This post was authored by Linn Foster Freedman and is also being shared on our Data Privacy + Cybersecurity Insider blog. If you’re interested in getting updates on developments affecting data privacy and security, we invite you to subscribe to the blog.

This week’s post was contributed by Robinson+Cole’s Kathleen M. Porter, Jennifer M. Driscoll, and Amy R. Roth.

Companies pursuing acquisitions that require a filing in the United States under the Hart-Scott-Rodino Act (HSR)[1] may, by year-end, face vastly expanded disclosure requirements necessitating far greater investments in time, effort, and planning.

In a June 27, 2023, announcement, FTC Chair Lina M. Khan proposed a “top-to-bottom” revision of the HSR premerger notification program. According to Khan, the reason for these proposed revisions is that much has changed in the 45 years since Congress passed the HSR Act—deal volume has soared, transaction structures and potential competitive impacts have become increasingly complex, and investment vehicles have changed—yet the HSR form has remained largely the same.

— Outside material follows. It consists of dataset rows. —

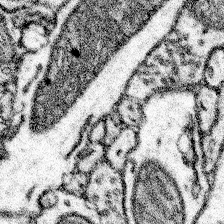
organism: Mouse
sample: Somatosensory cortex neuropil
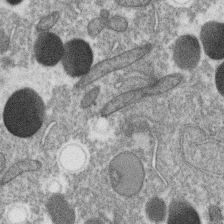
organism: C. elegans
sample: C. elegans oocyte; sperm cells
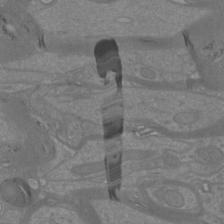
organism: Mouse
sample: Cortical neurons
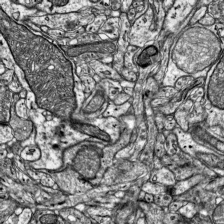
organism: Mouse
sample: Visual Cortex

“Against the backdrop of these vast changes, the information currently collected by the HSR form is insufficient for our teams to determine, in the initial 30 days, whether a proposed deal may violate the antitrust laws,” said Khan. “Our staff are put in the position of expending significant time and effort to develop even a basic understanding of key facts.”

To enable examiners to better understand complex deals’ structures—and discover their potential anticompetitive effects from the outset—the FTC’s “key” proposals would require the acquiring and acquired parties to provide the following additional information in their HSR notifications:

  • Details about the transaction rationale and investment vehicles or corporate relationships;
  • Information related to horizontal products and services and non-horizontal business relationships, such as supply agreements;
  • Projected revenue streams, transactional analyses and internal documents describing market conditions, and the structure of entities involved, such as private equity investments;
  • Additional details regarding previous acquisitions;
  • Information regarding labor market issues; and
  • Disclosure of subsidies from foreign governments or entities that are strategic or economic threats to the United States.

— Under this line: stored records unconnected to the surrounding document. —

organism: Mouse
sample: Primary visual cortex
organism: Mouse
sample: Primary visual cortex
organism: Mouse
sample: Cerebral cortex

Highlights of the Proposed New Requirements

Important proposed changes to the HSR notification filings would include the following:

  • Ultimate Parent and Controlled Entities Information
    • Identification of officers, directors, and board observers of all entities within the acquiring person and acquired entity
    • Identification of limited partners
    • Expanded minority shareholder information
    • Identification of other types of interest holders that may exert influence

The proposed additional information on the Ultimate Parent and the Controlled Entities is designed to ascertain the identity of individuals and entities that may influence business decisions or access confidential business information, which could affect a transaction’s competitive impact.

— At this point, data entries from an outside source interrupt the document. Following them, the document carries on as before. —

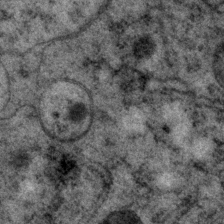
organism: P. pacificus
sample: Pharynx
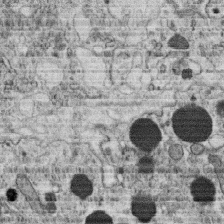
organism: C. elegans
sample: C. elegans oocyte; sperm cells

  • Transaction Information
    • Brief description of the business operations of all entities within the acquiring person
    • Narrative identifying and explaining each strategic rationale for the transaction including, for example, those related to products or services that could compete with a product or service of the other reporting person, expansion into new markets, hiring the sellers’ employees, obtaining certain intellectual property, or integrating certain assets into new or existing products, services, or offerings
    • Detailed diagram of the deal structure along with a corresponding chart explaining the entities involved in the transaction
    • Term sheet or draft agreement and timetable if a definitive agreement has not been executed
    • All transaction-related agreements, including schedules and exhibits
    • All agreements in effect in the prior year between any entities within the acquiring person and the acquired person
    • Narrative timeline of key dates and conditions for closing

The proposed additional transaction information is designed to provide examiners with a more in-depth understanding of the transaction and to enable them to prioritize their merger workload.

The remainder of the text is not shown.